## [Your task]
For the records below, count the lines containing the word "sample" and reply with the number alone.

Materials provided START

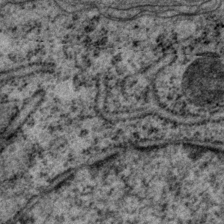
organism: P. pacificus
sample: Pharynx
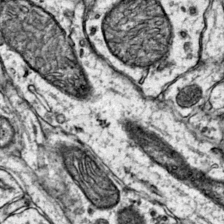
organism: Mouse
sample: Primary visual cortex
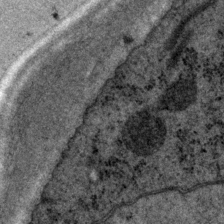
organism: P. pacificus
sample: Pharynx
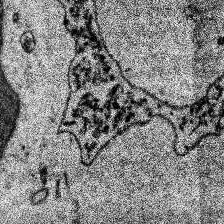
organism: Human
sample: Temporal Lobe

Materials provided END
Materials provided START

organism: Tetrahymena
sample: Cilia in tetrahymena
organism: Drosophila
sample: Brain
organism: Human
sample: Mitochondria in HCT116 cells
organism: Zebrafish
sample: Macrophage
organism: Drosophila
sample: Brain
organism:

Materials provided END

## [Written answer]
9